DATA:
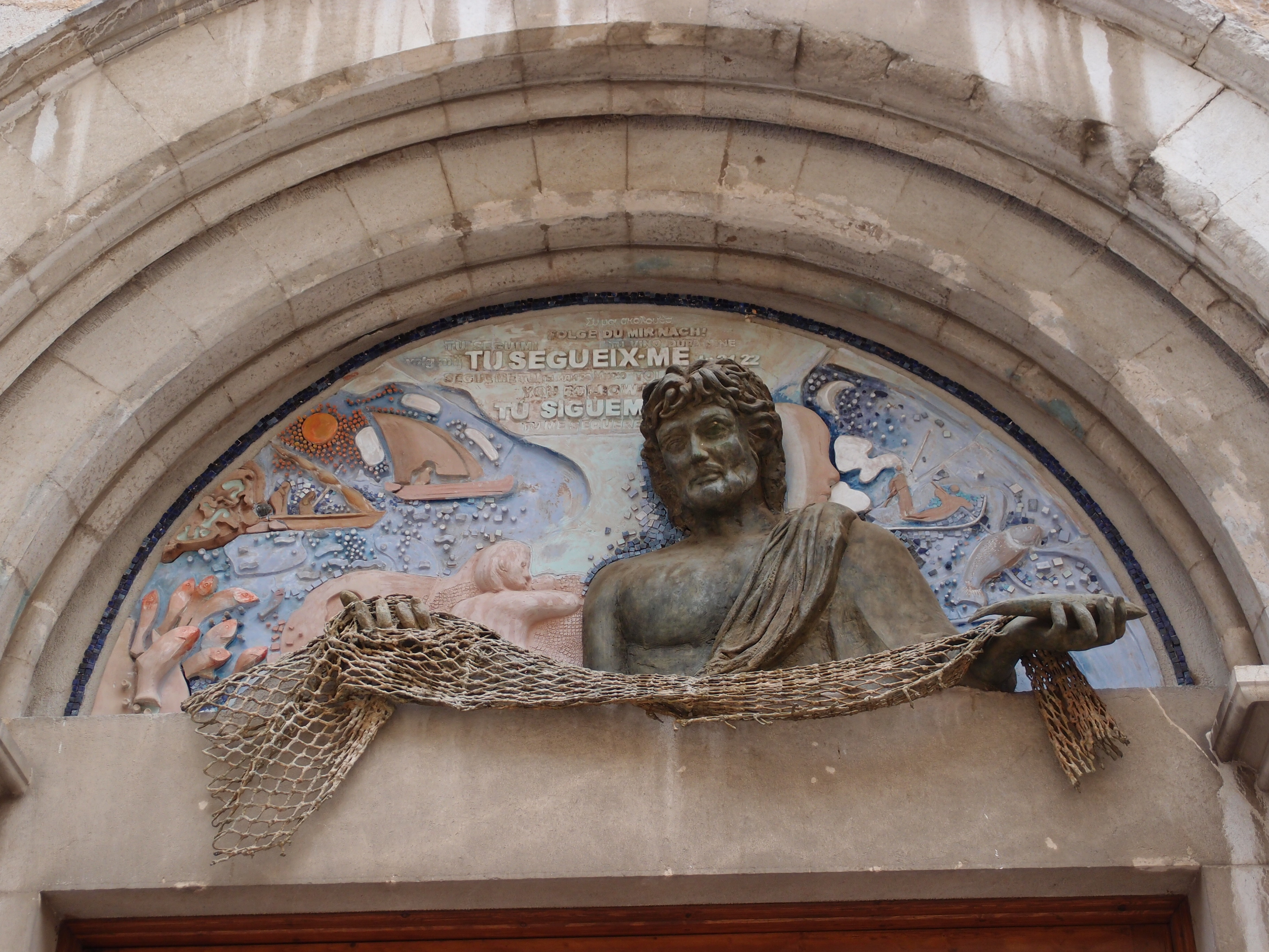 Petrus als Fischer über dem Portal der Kirche Sant Pere in Figueres.
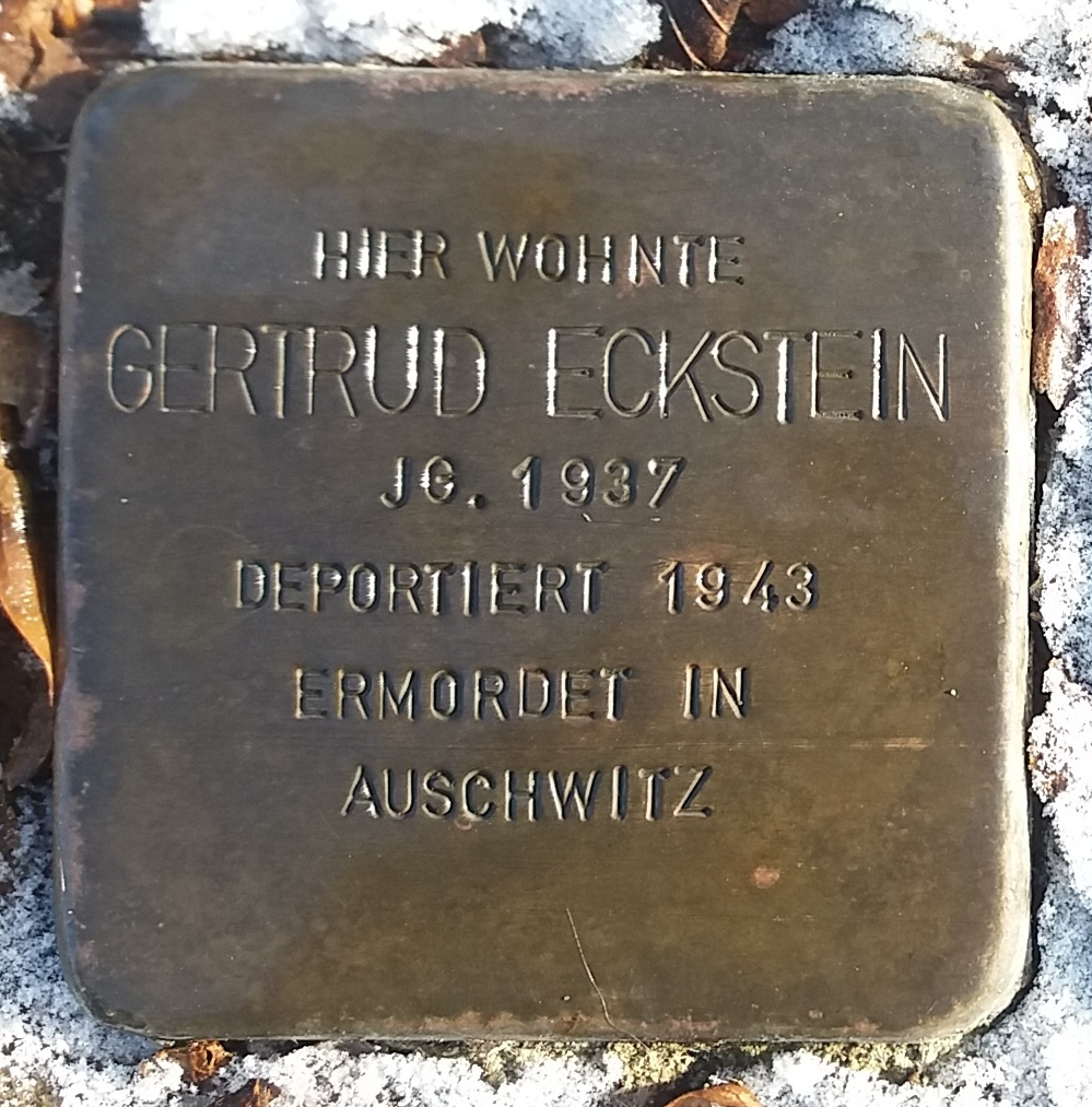 Stolperstein für Gertrud Eckstein, Mitglied der Großfamilie Eckstein, Vöhringen (Iller)
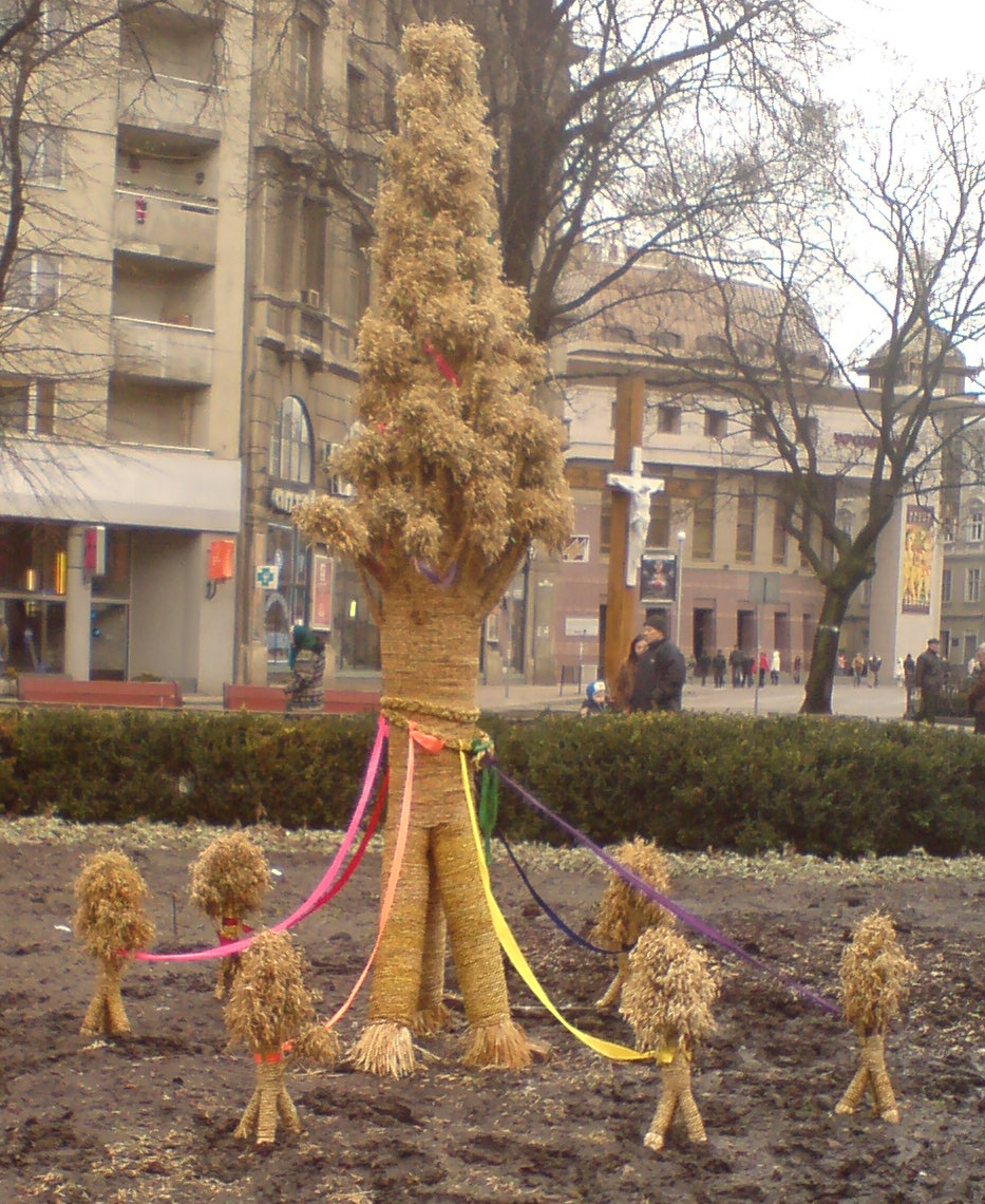 Straw "diduch" in Lviv

PROBLEM TO WORK ON: The whole of the data needs to be copied word for word, though not its pictures.

RESPONSE BELOW:
 Petrus als Fischer über dem Portal der Kirche Sant Pere in Figueres.
 Stolperstein für Gertrud Eckstein, Mitglied der Großfamilie Eckstein, Vöhringen (Iller)
 Straw "diduch" in Lviv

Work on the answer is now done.